My attempt was to make a starting Rule S -> $Q_{_{a}}$ ; $Q_{_{b}}$ ; $Q_{_{c}}$ ; $\varepsilon$ so that the individual Q rules would make it possible for two of the terminals a, b and c to have an equal number, but not for the third. (in $Q_{_{a}}$, a is restricted by max(b,c), in $Q_{_{b}}$, b is restricted by max(a,c), in $Q_{_{c}}$, c is restricted by max(a,b) so that the restricted terminal can never show up as often as the unrestricted terminal with the highest count)

The rules I set up though, only allow to have unlimited numbers of unrestricted terminals in any order. I'm not sure how to implement a rule for the restricted terminal, without allowing it to have as high a count as the unrestricted ones, if the unrestricted ones have the same count.
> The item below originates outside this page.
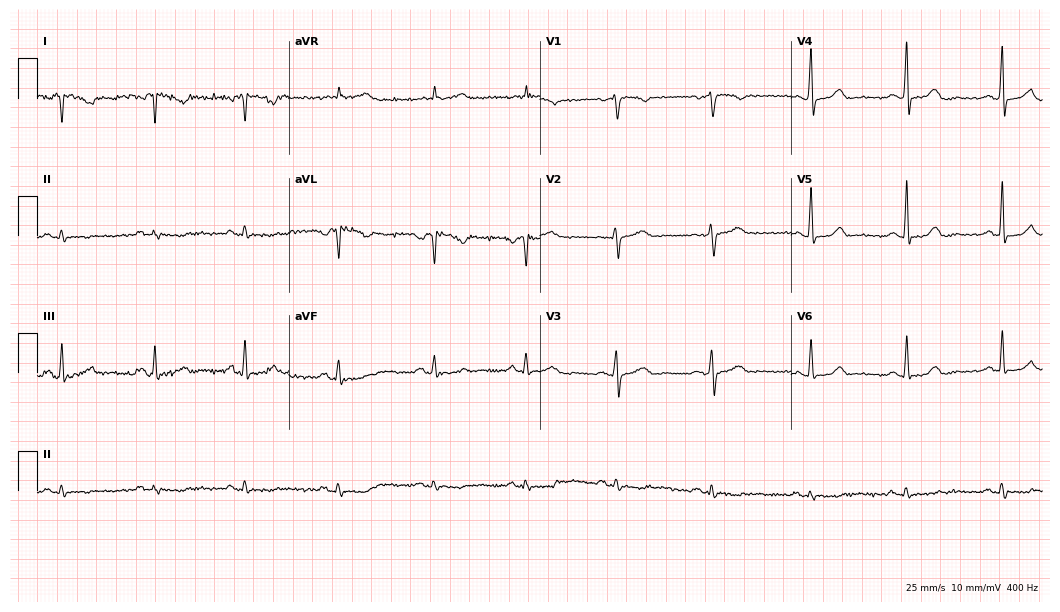
12-lead ECG from a woman, 57 years old (10.2-second recording at 400 Hz). No first-degree AV block, right bundle branch block (RBBB), left bundle branch block (LBBB), sinus bradycardia, atrial fibrillation (AF) or sinus tachycardia recorded for this tracing.

here's my P for G$_{_{L2}}$ so far

S $\rightarrow$ $Q_{_{a}}$ ; $Q_{_{b}}$ ; $Q_{_{c}}$ ; $\varepsilon$

$Q_{_{a}}$ $\rightarrow$ $Q_{_{a}}$b $Q_{_{a}}$ ; $Q_{_{a}}$c $Q_{_{a}}$ ; $\varepsilon$

$Q_{_{b}}$ $\rightarrow$ $Q_{_{b}}$a $Q_{_{b}}$ ; $Q_{_{b}}$c $Q_{_{b}}$ ; $\varepsilon$

$Q_{_{c}}$ $\rightarrow$ $Q_{_{c}}$a $Q_{_{c}}$ ; $Q_{_{c}}$b $Q_{_{c}}$ ; $\varepsilon$

These are still missing the rules for the individual restricted variable. In what fashion can I add those, without breaking the [ $a^{n}b^{n}c^{n}$ | n = 0 ] rule?
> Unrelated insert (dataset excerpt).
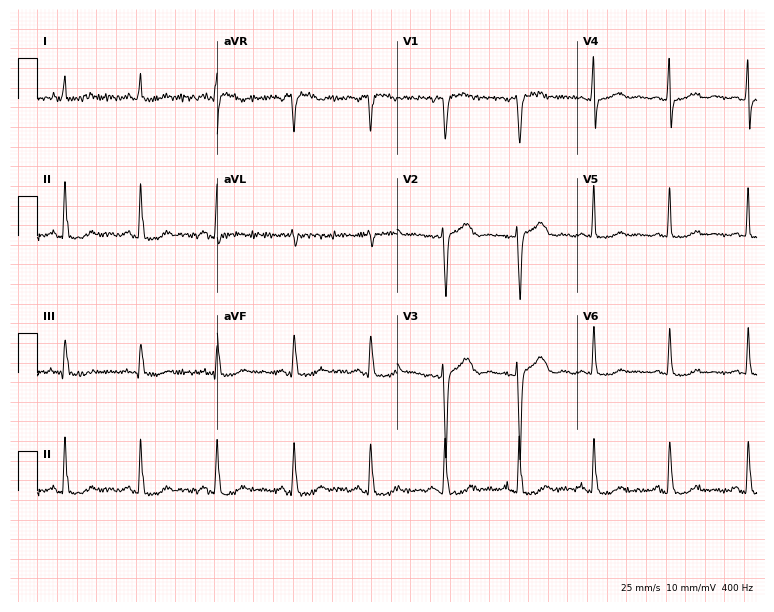
12-lead ECG from a 49-year-old woman (7.3-second recording at 400 Hz). No first-degree AV block, right bundle branch block, left bundle branch block, sinus bradycardia, atrial fibrillation or sinus tachycardia recorded for this tracing. Only these six findings were labelled.

Edit: it occured to me that I could refine the restricting rules, such that the restricted terminal can be derived from a rule if, and only if one (and only one) of the unrestricted ones is always created with it. For example:

S $\rightarrow$ $Q_{_{a}}$ ; $Q_{_{b}}$ ; $Q_{_{c}}$ ; $\varepsilon$

$Q_{_{a}}$ $\rightarrow$ $Q_{_{ab}}$b $Q_{_{ab}}$ ; $Q_{_{ac}}$c $Q_{_{ac}}$

$Q_{_{ab}}$ $\rightarrow$ $Q_{_{ab}}$b $Q_{_{ab}}$ ; $Q_{_{ab}}$c $Q_{_{ab}}$ ; $Q_{_{ab}}$ a $Q_{_{ab}}$ b $Q_{_{ab}}$ ; $Q_{_{ab}}$ b $Q_{_{ab}}$ a $Q_{_{ab}}$ ; $\varepsilon$

$Q_{_{ac}}$ $\rightarrow$ $Q_{_{ac}}$b $Q_{_{ac}}$ ; $Q_{_{ac}}$c $Q_{_{ac}}$ ; $Q_{_{ac}}$ a $Q_{_{ac}}$ c $Q_{_{ac}}$ ; $Q_{_{ac}}$ c $Q_{_{ac}}$ a $Q_{_{ac}}$ ; $\varepsilon$

At this point my brain starts running in circles. Would this set me on the right path?

Answer 1

You're overcomplicating. There is no need for the grammar to be deterministic, so it's OK for cases to overlap.

Say $\omega \in \overline{L_1}$. At least one of the following statements must be true:

• $\omega = a^ib^j\nu \text{ where } i \ge 1, j\ge 0 \text{ and } i \ne j, \text{ and } \nu \text{ does not start with } b$
• $\omega = a^ib^jc^k \text{ where } i, j, k \ge 1, \text{ and }j \ne k$
  (I don't require $i = j$, although if $i \ne j$ then the first condition also applies.)
• $\omega \text{ does not start with } a$
• $\omega \text{ contains } ba, ca \text{ or }cb$

These all have reasonably simple grammars.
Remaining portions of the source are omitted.